My sight did improve a little over time but anyone more than a few feet from me was just a blur and walking was a nightmare. I tried to move around my room with crutches and managed unsteadily but I still found myself crashing into things I couldn't see such as my table someone hadn't pushed back under my bed properly.
It was frustrating and, I was embarrassed to remember, caused many a tantrum. It always seemed to be poor Jasper who got it in the neck but thankfully he always forgave me, even when I swore and threw one of my crutches at him in temper when I skinned my knees on the edge of a chair.
It hadn't taken me long to work out that this place wasn't a hospital nor even a private clinic, after all, I was the only patient and as I'd already suspected there was no other staff. From time to time I forgot names and relationships just as Carlisle had warned me I might but no one seemed to mind and slowly I found myself remembering small kindnesses they had done me in Forks when I first knew them, but it didn't explain why they were spending so much time and money on me. Like Lizzie I had to wonder exactly what they hoped to get out of it?
I was grateful that she still visited as often as she could, putting her own life on hold to help me, although as I began to trust the Cullens more I did tell her it wasn't necessary for her to keep traveling all the way here to see me.
"Renee would have done the same for me Bella and I need to know you are OK. I almost lost you once and I have no intention of allowing that to happen again."
I think she was relieved that I found myself able to rely on my "new" friends, people she herself had come to trust.
I still had no memory of my adventures once I had left Lizzie and she couldn't tell me much but I knew I had been very lucky to find people willing to help me in my hour of need and again now, virtual strangers who were doing everything they could to help me. I still thought about my dad from time to time but less often now and without the panic that had always accompanied such memories.

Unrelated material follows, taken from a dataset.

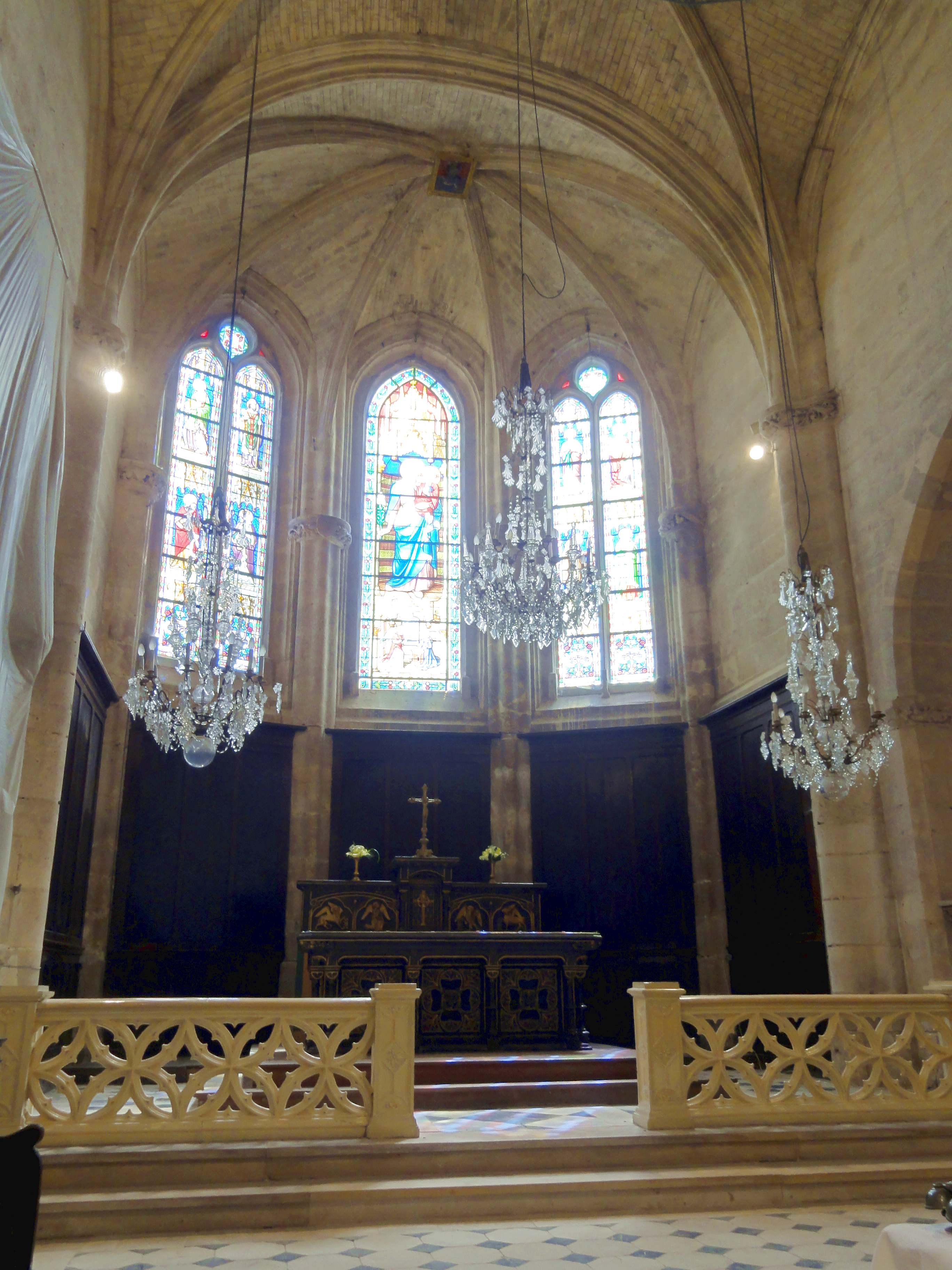 Abside.

Jasper had the newspaper reports of the accident and Charlie's funeral enlarged and printed out so I could read them for myself and seeing it in black and white finally made it feel true.

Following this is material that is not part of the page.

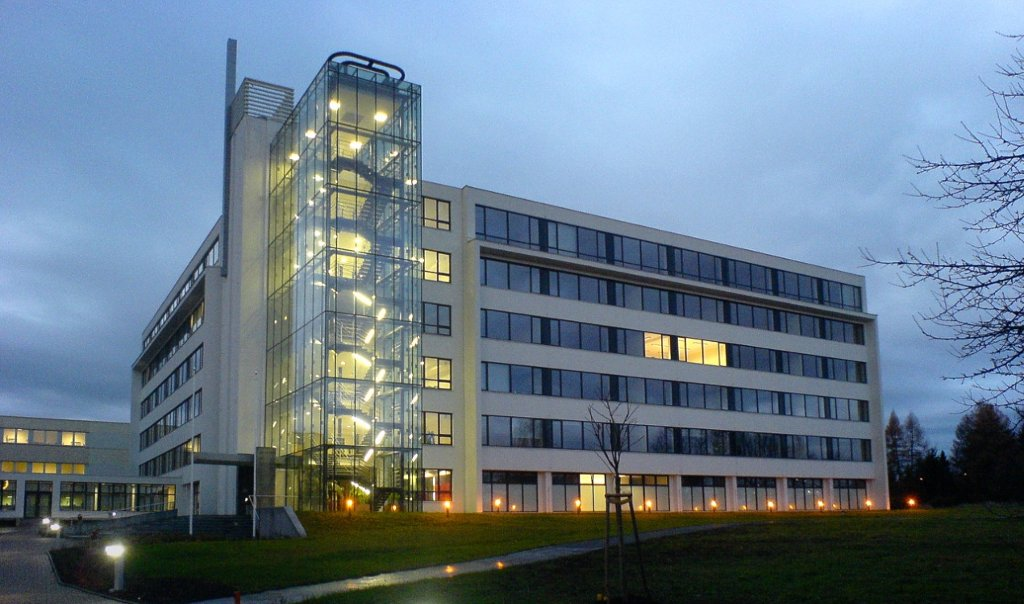 Tzv. „pavilon velkých poslucháren“ (H, I) Fakulty stavební Vysoké školy báňské – Technické univerzity Ostrava krátce po dokončení (listopad 2009).

"What will happen to me when I'm well enough to leave here?"
He looked at me taking the paper clipping from my trembling hand.
"What would you like to happen, Bella?"
I shrugged,
"I don't know. I don't have any family and I don't want to go back to Forks, to that house. I guess maybe I could go back to the life I had before the accident but I don't remember much of it and that scares me too. I'm so tired of being frightened, Jasper."
He took my trembling hands in his and I felt comforted immediately,
"Just remember this, you will never be alone Bella. We can arrange for a lawyer to sell the house and bank the proceeds for you. There'll be plenty of money to give you a new start wherever you choose to go, whatever you choose to do."
I swallowed hard, furious with myself for the dread that washed over me but even that idea was terrifying. I felt like a boat washed out to sea with no idea in which direction a safe harbor might be found. The next words I uttered came rushing out of their own volition,
"I'm scared Jasper, I have no idea where to go, I'm all alone and when I recover enough not to need this place I don't know what I'll do. I don't want to get better if it means having to start all over again... away from you."
He gazed into my eyes, those golden orbs melting the fear from my heart.
"Bella, I'm not going anywhere unless you want me to. I'll be here by your side to help you, to be your friend, until you decide you are able to cope on your own."
There was something in those words, an unspoken message that I thought maybe I understood although without knowing how.
"I believe you Jasper and I can't imagine a day when I will ever want to be alone again."
He merely smiled and pulled me into his arms where I was content to stay, feeling, for the first time since Renee died, as if I belonged.